PROBLEM TO WORK ON = The reply must contain exactly the lines below from the one with "Bildunterschrift: Tänzer mit" down to the one with "Engelinaukio 8. Taustalla", both included, and nothing more; please omit the pictures.

SUPPLIED MATERIAL =
--------

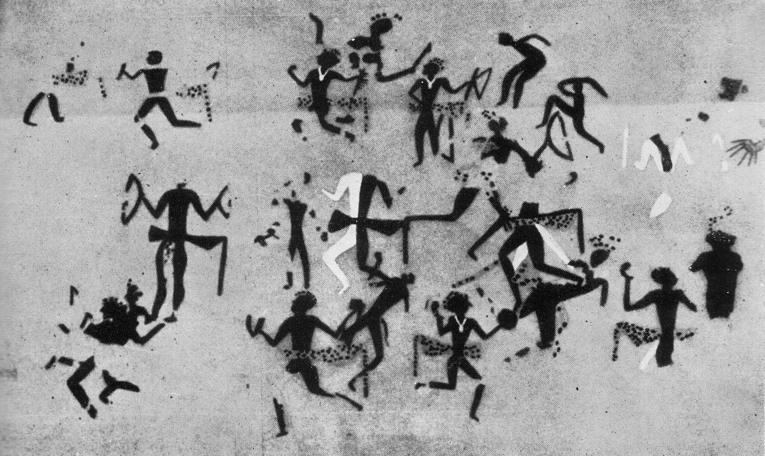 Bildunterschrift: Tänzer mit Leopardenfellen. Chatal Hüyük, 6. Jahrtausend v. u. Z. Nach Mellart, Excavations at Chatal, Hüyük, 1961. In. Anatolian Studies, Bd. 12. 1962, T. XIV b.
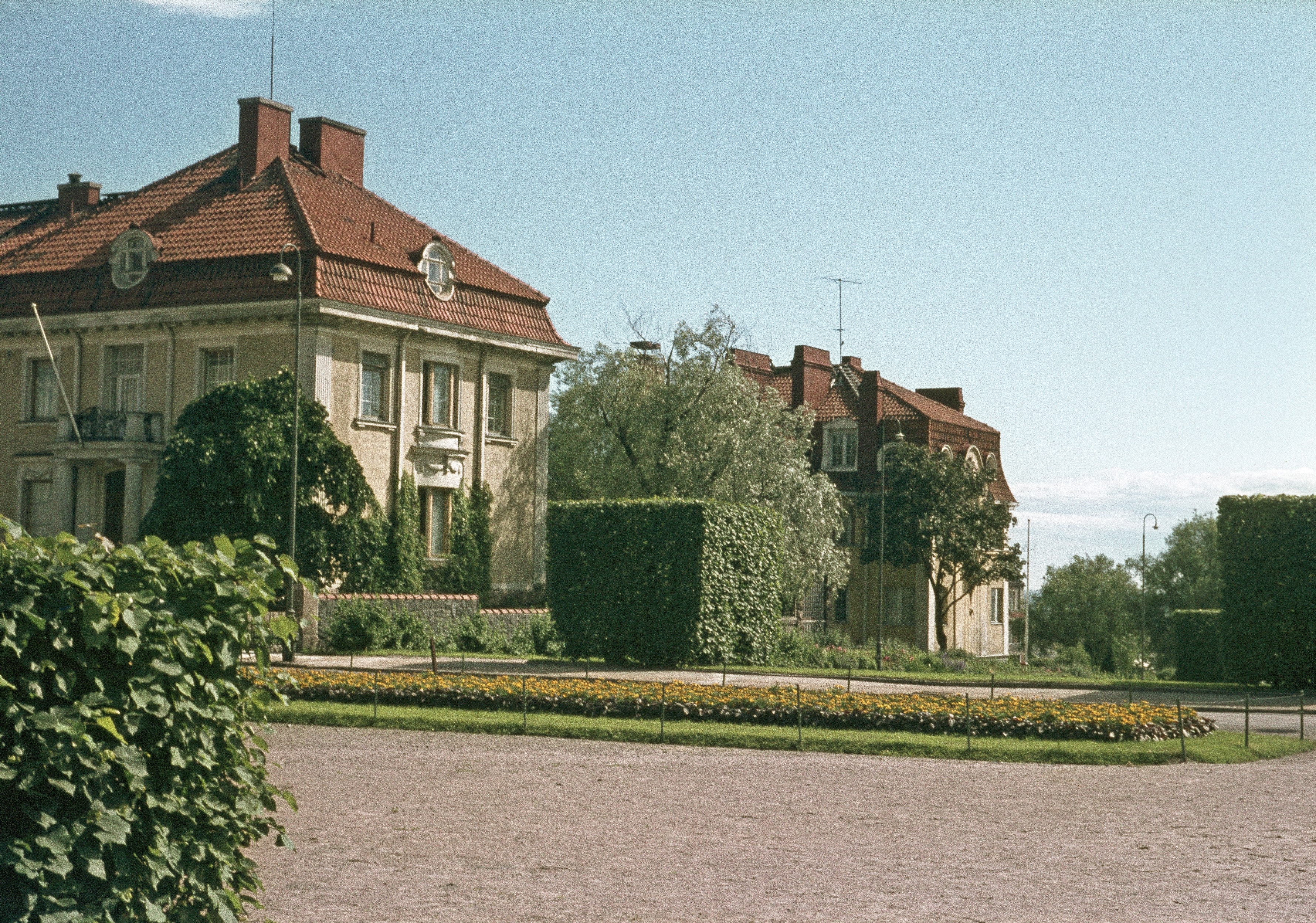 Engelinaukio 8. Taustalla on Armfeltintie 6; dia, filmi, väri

--------

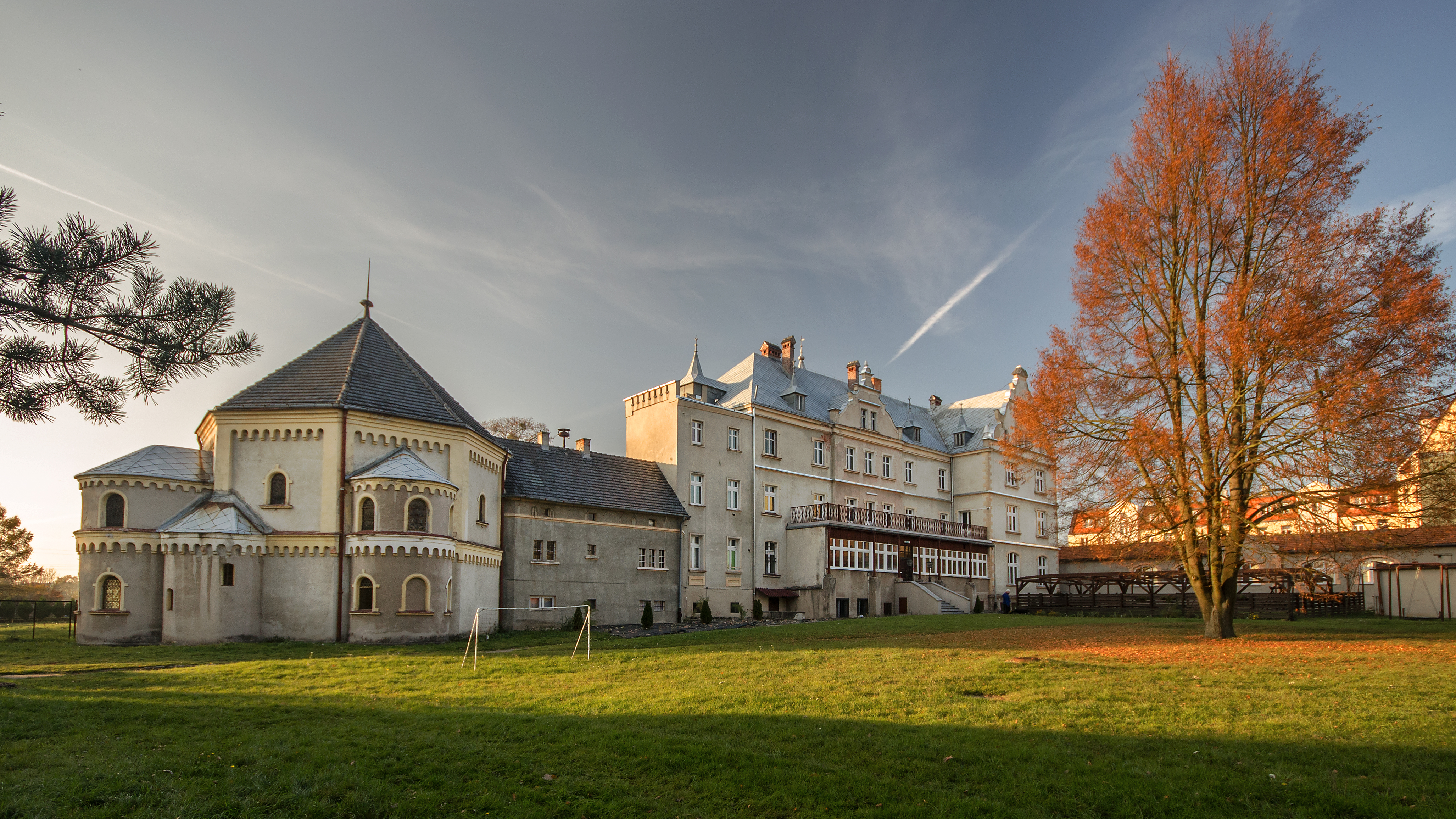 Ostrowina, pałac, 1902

--------

COMPLETED EXERCISE =
 Bildunterschrift: Tänzer mit Leopardenfellen. Chatal Hüyük, 6. Jahrtausend v. u. Z. Nach Mellart, Excavations at Chatal, Hüyük, 1961. In. Anatolian Studies, Bd. 12. 1962, T. XIV b.
 Engelinaukio 8. Taustalla on Armfeltintie 6; dia, filmi, väri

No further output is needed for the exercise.